YOUR TASK: All entries should be copied exactly; the pictures stay out.

DATA UNDER STUDY:
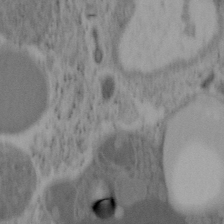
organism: Mouse
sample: OT-I killer T cells with ID8 ovarian cancer cells
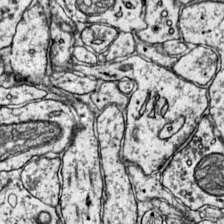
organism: Mouse
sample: Primary visual cortex
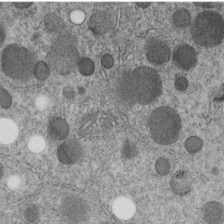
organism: C. elegans
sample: C. elegans embryo early stage
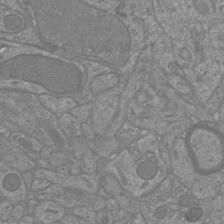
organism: Mouse
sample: Cortical neurons
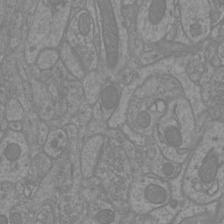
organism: Mouse
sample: Cortical neurons
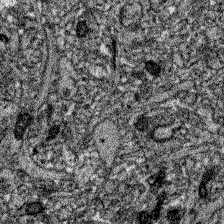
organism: Zebrafish
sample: Larval olfactory bulb
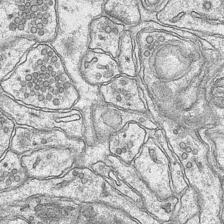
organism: Mouse
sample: CA1 Hippocampus
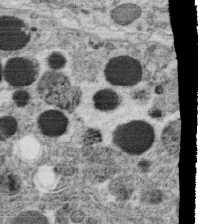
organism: C. elegans
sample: C. elegans oocyte; sperm cells
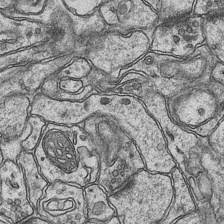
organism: Mouse
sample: CA1 Hippocampus
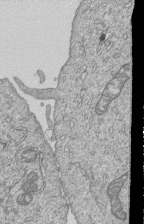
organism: Human
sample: MDA-MB-231 cells
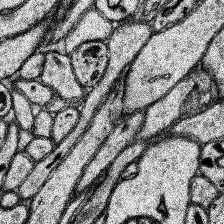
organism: Human
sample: Temporal Lobe
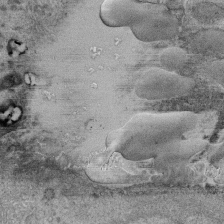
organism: Human
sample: Retinal organoid Rod and Cone cells
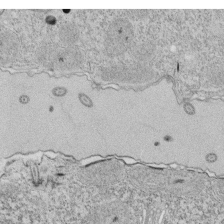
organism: Tetrahymena
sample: Cilia in tetrahymena
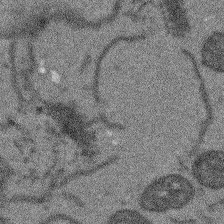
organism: Arabidopsis thaliana
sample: Root tip
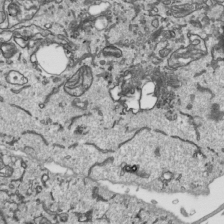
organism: Human
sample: Mitochondria in HCT116 cells
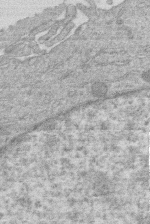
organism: Human
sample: Macrophage cells
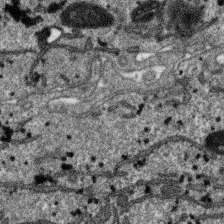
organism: Human
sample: Lung epithelial cells infected with SARS-CoV-2
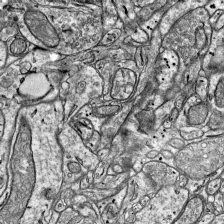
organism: Mouse
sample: Visual Cortex
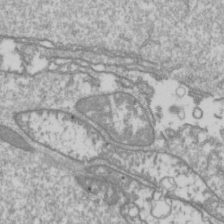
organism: Drosophila
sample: Cell division; meiosis; drosophila spermatocytes
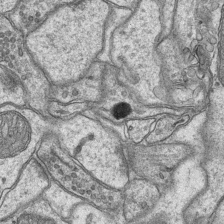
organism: Mouse
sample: CA1 Hippocampus
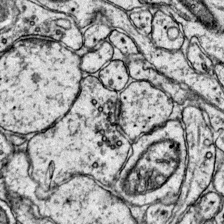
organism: Mouse
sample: Primary visual cortex
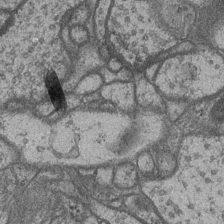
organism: Drosophila
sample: Optic medulla
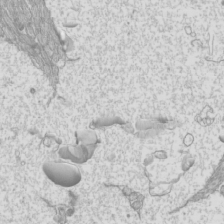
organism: Mouse
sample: Cilia; mouse epididymis
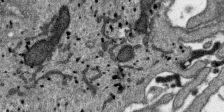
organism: Human
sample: Lung epithelial cells, uninfected (mock) control
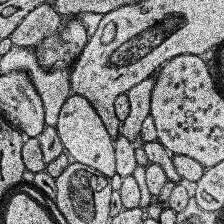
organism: Human
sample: Temporal Lobe
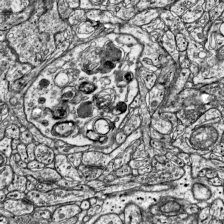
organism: Mouse
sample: Visual Cortex
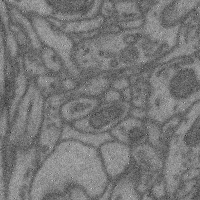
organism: Mouse
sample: Cerebral cortex
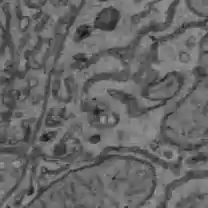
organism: C57BL Mouse
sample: Liver
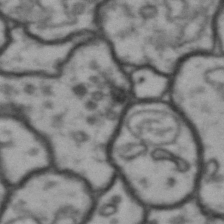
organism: Drosophila
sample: Brain
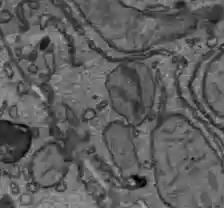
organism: C57BL Mouse
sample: Liver
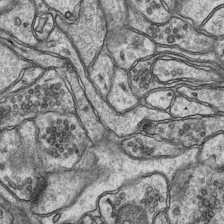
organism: Mouse
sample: CA1 Hippocampus
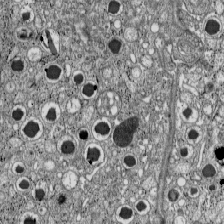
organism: C57BL Mouse
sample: Pancreatic islet
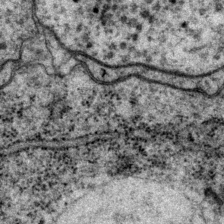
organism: P. pacificus
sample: Pharynx
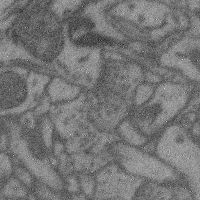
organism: Mouse
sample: Cerebral cortex
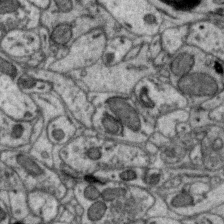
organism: Zebra finch
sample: Brain
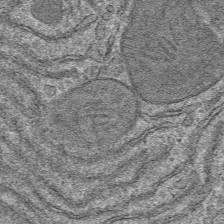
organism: Mouse
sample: Mouse hepatocytes
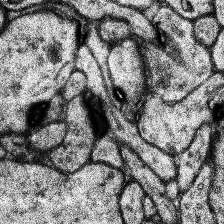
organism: Human
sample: Temporal Lobe
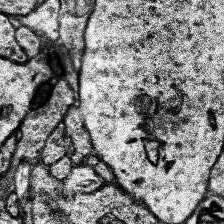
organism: Human
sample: Temporal Lobe
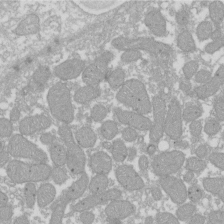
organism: Xenopus
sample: Cilia; centrioles in frog embryo cells
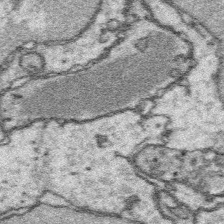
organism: Platynereis dumerilii
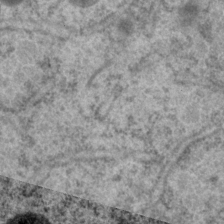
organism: P. pacificus
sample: Pharynx
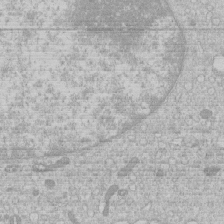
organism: Human
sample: Macrophage cells
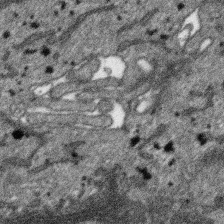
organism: Human
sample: Lung epithelial cells infected with SARS-CoV-2
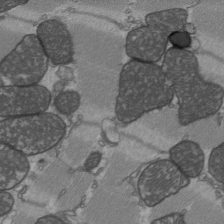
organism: C57BL Mouse
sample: Heart
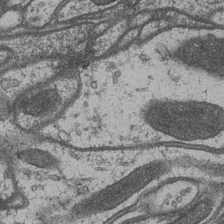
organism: Drosophila
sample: Optic medulla
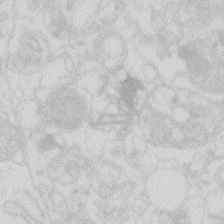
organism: Zebrafish
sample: Macrophage
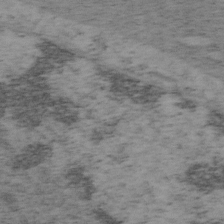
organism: Mouse
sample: OT-I killer T cells with ID8 ovarian cancer cells

TASK RESULT:
organism: Mouse
sample: OT-I killer T cells with ID8 ovarian cancer cells
organism: Mouse
sample: Primary visual cortex
organism: C. elegans
sample: C. elegans embryo early stage
organism: Mouse
sample: Cortical neurons
organism: Mouse
sample: Cortical neurons
organism: Zebrafish
sample: Larval olfactory bulb
organism: Mouse
sample: CA1 Hippocampus
organism: C. elegans
sample: C. elegans oocyte; sperm cells
organism: Mouse
sample: CA1 Hippocampus
organism: Human
sample: MDA-MB-231 cells
organism: Human
sample: Temporal Lobe
organism: Human
sample: Retinal organoid Rod and Cone cells
organism: Tetrahymena
sample: Cilia in tetrahymena
organism: Arabidopsis thaliana
sample: Root tip
organism: Human
sample: Mitochondria in HCT116 cells
organism: Human
sample: Macrophage cells
organism: Human
sample: Lung epithelial cells infected with SARS-CoV-2
organism: Mouse
sample: Visual Cortex
organism: Drosophila
sample: Cell division; meiosis; drosophila spermatocytes
organism: Mouse
sample: CA1 Hippocampus
organism: Mouse
sample: Primary visual cortex
organism: Drosophila
sample: Optic medulla
organism: Mouse
sample: Cilia; mouse epididymis
organism: Human
sample: Lung epithelial cells, uninfected (mock) control
organism: Human
sample: Temporal Lobe
organism: Mouse
sample: Visual Cortex
organism: Mouse
sample: Cerebral cortex
organism: C57BL Mouse
sample: Liver
organism: Drosophila
sample: Brain
organism: C57BL Mouse
sample: Liver
organism: Mouse
sample: CA1 Hippocampus
organism: C57BL Mouse
sample: Pancreatic islet
organism: P. pacificus
sample: Pharynx
organism: Mouse
sample: Cerebral cortex
organism: Zebra finch
sample: Brain
organism: Mouse
sample: Mouse hepatocytes
organism: Human
sample: Temporal Lobe
organism: Human
sample: Temporal Lobe
organism: Xenopus
sample: Cilia; centrioles in frog embryo cells
organism: Platynereis dumerilii
organism: P. pacificus
sample: Pharynx
organism: Human
sample: Macrophage cells
organism: Human
sample: Lung epithelial cells infected with SARS-CoV-2
organism: C57BL Mouse
sample: Heart
organism: Drosophila
sample: Optic medulla
organism: Zebrafish
sample: Macrophage
organism: Mouse
sample: OT-I killer T cells with ID8 ovarian cancer cells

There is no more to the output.